It is widely hypothesized that removing cellular transfer RNAs (tRNAs)—making their cognate codons unreadable—might create a genetic firewall to viral infection and enable sense codon reassignment. However, it has been impossible to test these hypotheses. In this work, following synonymous codon compression and laboratory evolution in Escherichia coli, we deleted the tRNAs and release factor 1, which normally decode two sense codons and a stop codon; the resulting cells could not read the canonical genetic code and were completely resistant to a cocktail of viruses. We reassigned these codons to enable the efficient synthesis of proteins containing three distinct noncanonical amino acids. Notably, we demonstrate the facile reprogramming of our cells for the encoded translation of diverse noncanonical heteropolymers and macrocycles.

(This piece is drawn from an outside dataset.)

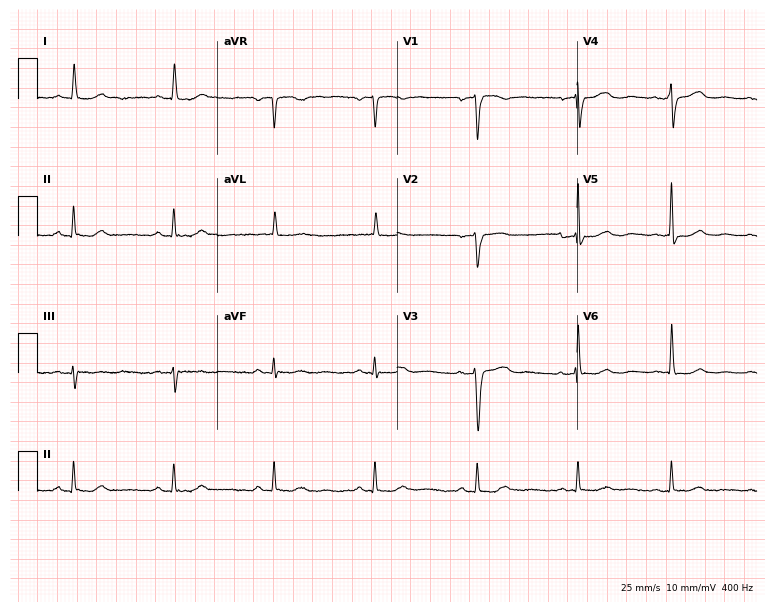
12-lead ECG from an 84-year-old woman (7.3-second recording at 400 Hz). No first-degree AV block, right bundle branch block, left bundle branch block, sinus bradycardia, atrial fibrillation or sinus tachycardia recorded for this tracing. Only these six findings were labelled.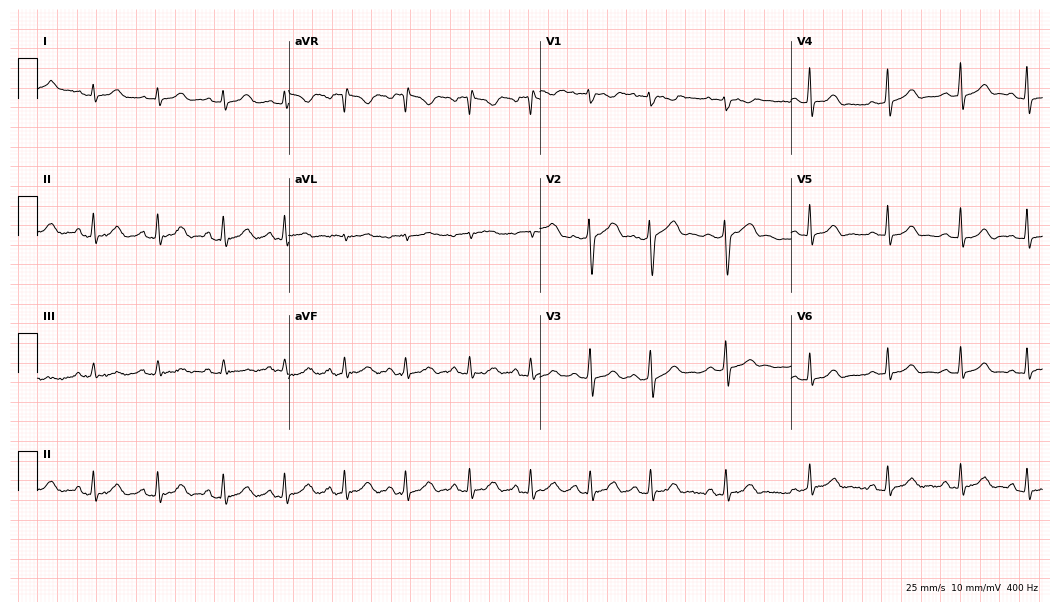
Electrocardiogram (10.2-second recording at 400 Hz), a 26-year-old woman. Overall reading on record: normal ECG.

人们普遍认为，去除细胞转移 RNA (tRNA)——使它们的同源密码子不可读——可能会为病毒感染创建一个遗传防火墙，并实现有义密码子的重新分配。然而，要检验这些假设是不可能的。在这项工作中，遵循大肠杆菌中的同义密码子压缩和实验室进化，我们删除了 tRNA 并释放因子 1，它通常解码两个有义密码子和一个终止密码子；由此产生的细胞无法读取典型的遗传密码，并且完全抵抗病毒混合物。我们重新分配了这些密码子，以便能够有效合成含有三种不同的非常规氨基酸的蛋白质。值得注意的是，我们证明了我们的细胞可以轻松重新编程，以编码翻译各种非规范杂聚物和大环化合物。